* Work to complete:
Nothing but the lines from the one with "2.511 | 0.671 |" through the final line of the entries below should be written out, each exactly as given.

* Recorded data:

+---+

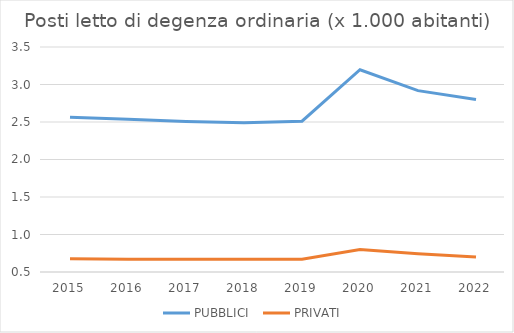
| Category | PUBBLICI | PRIVATI |
|---|---|---|
| 2015.0 | 2.562 | 0.676 |
| 2016.0 | 2.538 | 0.672 |
| 2017.0 | 2.507 | 0.669 |
| 2018.0 | 2.491 | 0.67 |
| 2019.0 | 2.511 | 0.671 |
| 2020.0 | 3.197 | 0.8 |
| 2021.0 | 2.918 | 0.745 |
| 2022.0 | 2.8 | 0.7 |

+---+

* Solved exercise:
| 2019.0 | 2.511 | 0.671 |
| 2020.0 | 3.197 | 0.8 |
| 2021.0 | 2.918 | 0.745 |
| 2022.0 | 2.8 | 0.7 |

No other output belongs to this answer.